For the first two days, the party has a volunteer guide, Oddmund Unhjem; he is 73 but the fittest of the group (14). As they walk, Sven’s story comes alive; “we take delight in finally using our bodies to retell it” (15). They cross a high plateau and head into the Eikesdal valley, where they meet Kristian Finset, who, as a boy, had kept quiet about the strange man hiding in the spare bedroom (20). Finset invites them to stay in his house: “The next morning we are tourists—showering under the tallest waterfall in Europe, swimming in the lake, discovering potatokake. Our biggest worry is how to keep the chocolate from melting”—then they walk to Finset’s son’s farm, where they stay the night and see the room where Finset’s father had hidden Sven (20-21). She thinks about Sven’s family, and her own; she has no memory of her own father, who died of cancer in 1961, as Sven did. She has been told that her father was a keen mountaineer but knows nothing about his adventures (22-23). 

Finset’s father gave Sven supplies and accompanied him to a narrow canyon, carrying three heavy planks which he used to make a temporary bridge for Sven; once Sven was across the canyon, the planks were taken away, and Sven was “alone with no retreat” (23). Two days later, Sven learns that the Germans are in the area looking for him (23); after that, he walks at night (26). He tries to swim across a swollen river but fails; he finds a bridge upstream and crosses there (26). He carries as little as possible in his borrowed rucksack; Cracknell, by comparison, has a new rucksack for the trip and she’s carrying too much, and her friends help her choose things that she doesn’t need and that can be sent back (26-27). The group looks for the point where Sven crossed the canyon; Cracknell writes, “I enjoy the sense of walking a storyline” (27).

They find themselves walking across a high moor; their guides have returned home and they are left to continue on their own (28). The party reads Sven’s book around their fire (29). They compare their experience to his: “Because in some senses we are walking for pleasure, it’s easy to forget how it would feel to be alone, and in danger. We have good boots and equipment, no Nazis in pursuit, no need to travel in the night” (30). They realize they have shared experiences with him already, though: “red squirrels trapezing through branches, golden plovers making their plaintive call, ‘tleee,’ and running fitfully towards us. Like him we’ve grazed on blueberries and wood sorrel in the forests. In marshy areas, we’ve picked cloudberries whose taste Sven characterised as ‘sunshine.’” (32). 
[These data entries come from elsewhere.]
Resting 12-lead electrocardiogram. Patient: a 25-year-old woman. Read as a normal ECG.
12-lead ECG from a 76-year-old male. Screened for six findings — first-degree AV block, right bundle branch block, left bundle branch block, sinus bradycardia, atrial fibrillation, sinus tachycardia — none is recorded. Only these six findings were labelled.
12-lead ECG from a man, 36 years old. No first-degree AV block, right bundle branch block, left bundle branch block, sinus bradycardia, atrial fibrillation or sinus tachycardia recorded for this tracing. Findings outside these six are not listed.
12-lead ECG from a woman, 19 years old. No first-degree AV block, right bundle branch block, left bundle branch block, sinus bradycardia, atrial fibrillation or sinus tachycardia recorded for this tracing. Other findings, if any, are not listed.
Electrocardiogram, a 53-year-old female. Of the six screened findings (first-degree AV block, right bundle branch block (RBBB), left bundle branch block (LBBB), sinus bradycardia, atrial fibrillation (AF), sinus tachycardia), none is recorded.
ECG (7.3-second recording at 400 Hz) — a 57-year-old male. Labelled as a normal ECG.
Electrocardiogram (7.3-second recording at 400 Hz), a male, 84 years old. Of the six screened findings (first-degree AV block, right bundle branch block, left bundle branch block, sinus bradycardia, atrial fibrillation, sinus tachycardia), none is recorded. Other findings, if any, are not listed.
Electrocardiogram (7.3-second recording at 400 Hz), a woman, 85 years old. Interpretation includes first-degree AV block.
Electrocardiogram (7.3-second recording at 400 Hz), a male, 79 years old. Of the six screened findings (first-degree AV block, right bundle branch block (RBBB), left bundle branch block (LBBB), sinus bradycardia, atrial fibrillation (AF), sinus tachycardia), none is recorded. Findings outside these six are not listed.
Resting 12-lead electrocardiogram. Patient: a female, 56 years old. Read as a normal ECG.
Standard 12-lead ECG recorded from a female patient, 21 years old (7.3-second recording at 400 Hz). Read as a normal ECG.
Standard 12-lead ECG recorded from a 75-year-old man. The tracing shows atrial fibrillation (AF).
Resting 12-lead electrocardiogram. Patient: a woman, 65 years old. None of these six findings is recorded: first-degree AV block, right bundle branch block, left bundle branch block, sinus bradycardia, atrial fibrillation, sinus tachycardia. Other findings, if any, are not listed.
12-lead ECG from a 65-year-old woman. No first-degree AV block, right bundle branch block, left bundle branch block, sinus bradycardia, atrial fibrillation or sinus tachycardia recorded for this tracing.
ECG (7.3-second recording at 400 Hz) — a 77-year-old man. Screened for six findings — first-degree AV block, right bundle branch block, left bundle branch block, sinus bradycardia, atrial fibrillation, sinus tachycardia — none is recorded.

They walk all day; the next morning, food is running low, and they begin fantasizing about their favourite meals (32-33). They’re tired and dispirited; a couple in a camper offer them apples, and then a ride to Dombås, which they accept (33). One of their party, Oliver, decides he’s had enough and goes home; the others take a rest day and look at maps, planning their route (34). They take a taxi out of Dombås to pick up Sven’s route again, climbing onto a plateau that reminds Cracknell of the Cairngorms (38). Then, Cracknell falls on a hill and hits her head; she seems to have broken her nose, and her friends urge her to stop walking and find a doctor (39-40). She takes a taxi back to the nearest village to search for a doctor; she’s not sure she will return (40-41). The doctor sends her to a hospital in a larger town, where she is told that her nose is too swollen to treat and that she should go home (41-44). 

“Sven did better than I did,” Cracknell writes (45). He met friends at Nesset, and they helped him hide out for several weeks in a tent above Lake Atnsjøen while he waited for a safe moment to cross into Sweden (45). There, he made contact with his wife, saw his brother Knud, was provided with a false passport and ration cards and a message from his home town; people were overjoyed at his escape (45). Eventually he continued east, where he met a stranger who turned out to be the man charged with helping him to the river, where he crossed into Sweden (46). “He became one of over 48,000 Norwegians who walked or sailed to safety,” and travelled to Britain where he joined the Norwegian Ministry of Agriculture before returning to liberated Norway in 1945 (46).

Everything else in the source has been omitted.